Esta escapada no solo ha cumplido expectativas, sino que las ha superado (solo he compartido una parte, pero es que hay mucho más). Lo mejor, como dije al principio, ha sido compartirla con Ramón: nos ha pasado de todo, hemos tenido que adaptarnos y cambiar de planes mil veces, comer picoteando porque no nos daba tiempo, conformarnos con que la cámara hiciera el tonto y no enfocada del todo bien (que no lo hizo desde el primer día, sin avisar) y sobrellevar largas horas de viaje, pero las vivencias positivas han superado, con creces, cualquier imprevisto o momento más feo, que como en la vida, también los ha habido, claro, pero que no ensombrecen estas casi 4 semanas de un viaje maravilloso que forma parte de nosotros y ahora un poco de ti.

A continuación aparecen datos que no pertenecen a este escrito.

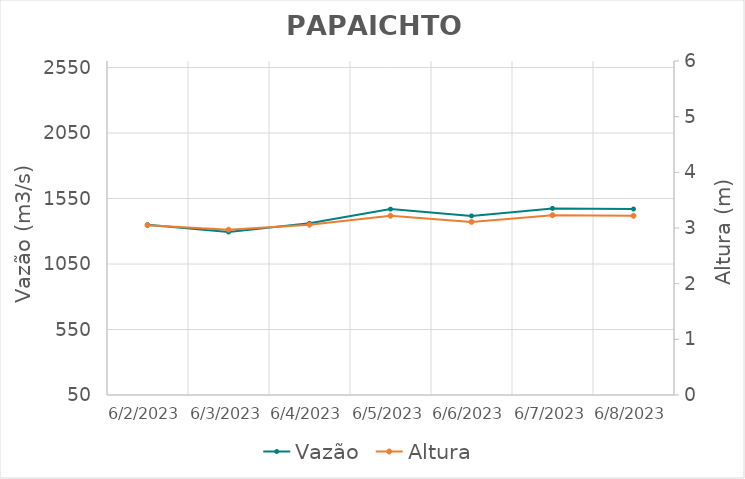
| Category | Vazão |
|---|---|
| 4/26/22 | 2520 |
| 4/25/22 | 2444.07 |
| 4/24/22 | 2357.18 |
| 4/23/22 | 2261.72 |
| 4/22/22 | 2173.01 |
| 4/21/22 | 2087.87 |
| 4/20/22 | 2103.22 |

A medida que voy avanzando el escrito, voy recordando otras tantas anécdotas. Como, por ejemplo, que cuando llegamos al pueblo remoto, mientras intentaban ayudarnos a averiguar qué casa era la que hospedaba a viajantes como nosotros, nos invitaron a unirnos a la celebración de un funeral, a comer con la familia y aquellos que se habían acercado a darle el último adiós… Y, sí, estuvimos con ellos (y fue un poco surrealista).
Gracias por haberme acompañado en este memorándum. Gracias por inspirarme a hacerlo.